Dessa forma, a Corte entendeu que as questões levantadas pela senadora serão examinadas de forma aprofundada na peça principal do processo, após o apensamento da representação e o recebimento da documentação completa pelo Ministério de Portos e Aeroportos, que ainda está pendente.
Ou seja, a tramitação segue travada por falta de documentos considerados indispensáveis pelo próprio Tribunal para avaliar o projeto. Sem querer entrar no mérito da documentação, o TCU respondeu ao Campo Grande News que as pendências documentais, solicitadas pela Corte, não são públicas.
Para os ministros do TCU, a análise uniforme e centralizada da concessão da hidrovia em um único processo favorece a coerência da atuação fiscalizatória, evita a duplicidade e possibilita a apreciação integrada dos riscos e das medidas eventualmente necessárias.
No pleito enviado ao TCU, a senadora alegou que o modelo e a estruturação da concessão aprovados em junho do ano passado,pela Antaq (Acórdão 443/2025) transferem para a União os custos de eventuais obras de derrocamento e os riscos associados a secas extraordinárias.
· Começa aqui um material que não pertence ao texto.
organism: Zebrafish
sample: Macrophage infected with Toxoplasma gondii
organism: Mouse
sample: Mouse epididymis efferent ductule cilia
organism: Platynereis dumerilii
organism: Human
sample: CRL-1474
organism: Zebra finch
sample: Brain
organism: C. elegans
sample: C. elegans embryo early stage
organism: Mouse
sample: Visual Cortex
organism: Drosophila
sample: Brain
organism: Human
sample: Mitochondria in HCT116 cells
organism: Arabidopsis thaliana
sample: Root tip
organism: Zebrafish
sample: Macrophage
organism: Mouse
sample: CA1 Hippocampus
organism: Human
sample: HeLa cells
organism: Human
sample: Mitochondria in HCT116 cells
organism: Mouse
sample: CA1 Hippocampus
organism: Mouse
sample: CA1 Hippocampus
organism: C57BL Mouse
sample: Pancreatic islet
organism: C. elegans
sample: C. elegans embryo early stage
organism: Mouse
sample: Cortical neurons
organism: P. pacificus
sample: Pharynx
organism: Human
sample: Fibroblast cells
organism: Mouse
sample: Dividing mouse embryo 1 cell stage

Sob essa ótica, a senadora entende que isso pode "converter" a variabilidade ambiental do Pantanal em um passivo fiscal ilimitado para o Estado, o que, para o TCU, fere o princípio da motivação dos atos administrativos e a centralidade no cidadão.
A senadora apontou ainda que o diagnóstico ambiental do projeto subestimaria impactos ambientais e remeteria discussões críticas de viabilidade para fases tardias do empreendimento.
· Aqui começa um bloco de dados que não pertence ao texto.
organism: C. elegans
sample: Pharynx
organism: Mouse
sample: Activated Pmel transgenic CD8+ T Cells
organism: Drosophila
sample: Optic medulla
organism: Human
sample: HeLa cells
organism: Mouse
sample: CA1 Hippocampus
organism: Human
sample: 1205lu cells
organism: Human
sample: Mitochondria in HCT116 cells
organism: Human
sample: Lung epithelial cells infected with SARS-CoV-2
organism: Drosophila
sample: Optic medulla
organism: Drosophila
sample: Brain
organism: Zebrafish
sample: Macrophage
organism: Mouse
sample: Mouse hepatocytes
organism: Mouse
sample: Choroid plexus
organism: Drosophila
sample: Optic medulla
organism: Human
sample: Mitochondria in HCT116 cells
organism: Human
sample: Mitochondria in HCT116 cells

Soraya destacou ainda que as intervenções de engenharia planejadas, especialmente o derrocamento de rochas e as dragagens necessárias para garantir navegabilidade do rio durante o ano inteiro comprometem o “pulso de inundação” do Pantanal e destroem berçários de peixes.
Além disso, ela diz que “suspendem” metais pesados e contaminantes historicamente acumulados, agravando as secas e os incêndios. A senadora também defendeu o uso de Avaliação Ambiental Estratégica que considere esses impactos cumulativos das hidrelétricas já operantes na bacia.
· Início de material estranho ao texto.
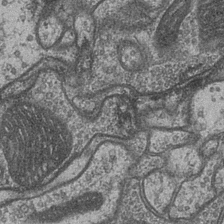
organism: Drosophila
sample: Optic medulla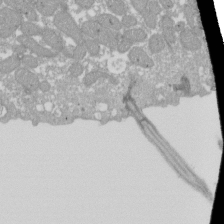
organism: Xenopus
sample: Cilia; centrioles in frog embryo cells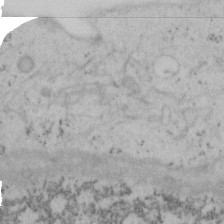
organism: Human
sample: HeLa cells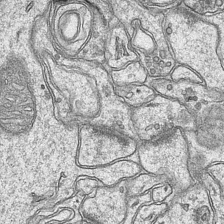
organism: Mouse
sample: CA1 Hippocampus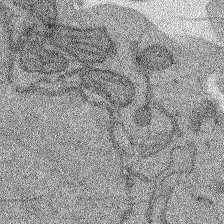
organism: Human
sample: HeLa cells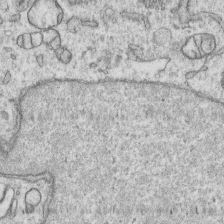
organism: Human
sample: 1205lu cells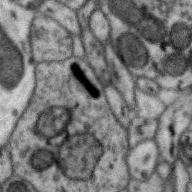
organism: Zebra finch
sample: Brain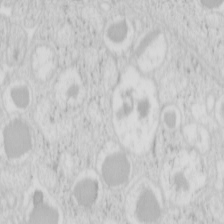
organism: Mouse
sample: Pancreas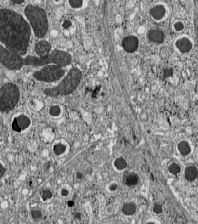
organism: C57BL Mouse
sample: Pancreatic islet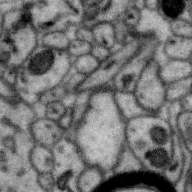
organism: Zebra finch
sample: Brain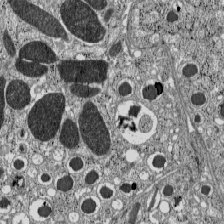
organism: C57BL Mouse
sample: Pancreatic islet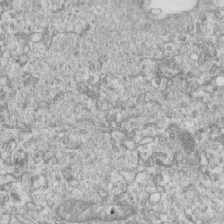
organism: Mouse
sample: Activated OT-1 CD8+ T cells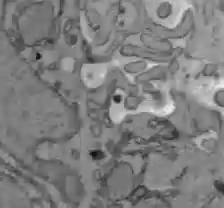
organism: C57BL Mouse
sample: Liver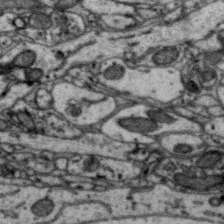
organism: Zebra finch
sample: Brain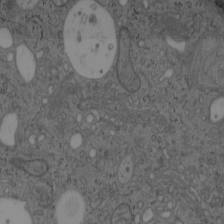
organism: Mouse
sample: OT-I killer T cells with ID8 ovarian cancer cells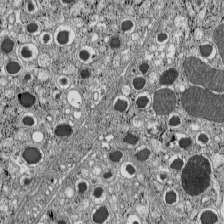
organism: C57BL Mouse
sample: Pancreatic islet

Conforme o TCU, a senadora alegou ainda que o estudo de viabilidade prevê a expansão da carga de soja sobre a Área de Uso Restrito do Pantanal, colidindo com as restrições e diretrizes da Lei do Pantanal (Lei Estadual-MS nº 6.
160/2023). Isso poderia criar uma barreira jurídica e federativa intransponível ao projeto.
O pleito da senadora acrescenta que as populações tradicionais estariam sendo ignoradas pelos modelos de investimento e sofreriam com eventuais impactos da expansão logística sem qualquer contrapartida ou retorno social.
Ao mesmo tempo, pontuou que o projeto de concessão avança sem a realização de “Consulta Livre, Prévia e Informada” no âmbito das comunidades, ignorando normas da Convenção 169 da OIT (Organização Internacional do Trabalho), da qual o Brasil é signatário há mais de 20 anos.
O tratado internacional estabelece regras para proteger os direitos e a autonomia de povos indígenas e tribais. O acordo recomenda, por exemplo, que governos devem consultar as comunidades sempre que criarem leis, regras ou obras que possam prejudicá-las, antes de iniciar qualquer medida ou projeto.
O diálogo deve ocorrer por meio de representantes escolhidos pelas próprias comunidades.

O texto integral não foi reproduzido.